(Saved entries)

################

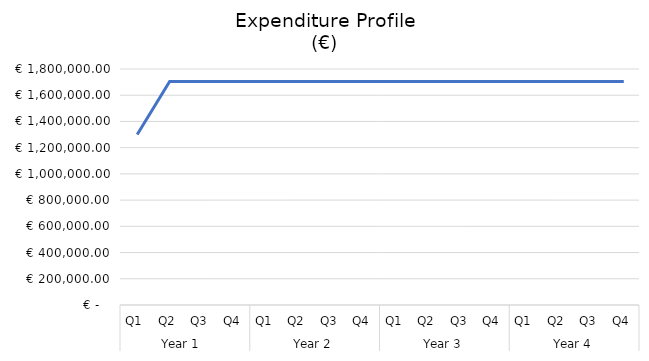
| Category | Cumulative Expenditure 
(€) |
|---|---|
| 0 | 1300000 |
| 1 | 1704253.74 |
| 2 | 1704253.74 |
| 3 | 1704253.74 |
| 4 | 1704253.74 |
| 5 | 1704253.74 |
| 6 | 1704253.74 |
| 7 | 1704253.74 |
| 8 | 1704253.74 |
| 9 | 1704253.74 |
| 10 | 1704253.74 |
| 11 | 1704253.74 |
| 12 | 1704253.74 |
| 13 | 1704253.74 |
| 14 | 1704253.74 |
| 15 | 1704253.74 |

################

→ **Task description**: Write every record out again exactly as written. Pictures don't belong in the copy.

→ **Completed exercise**:
| Category | Cumulative Expenditure 
(€) |
|---|---|
| 0 | 1300000 |
| 1 | 1704253.74 |
| 2 | 1704253.74 |
| 3 | 1704253.74 |
| 4 | 1704253.74 |
| 5 | 1704253.74 |
| 6 | 1704253.74 |
| 7 | 1704253.74 |
| 8 | 1704253.74 |
| 9 | 1704253.74 |
| 10 | 1704253.74 |
| 11 | 1704253.74 |
| 12 | 1704253.74 |
| 13 | 1704253.74 |
| 14 | 1704253.74 |
| 15 | 1704253.74 |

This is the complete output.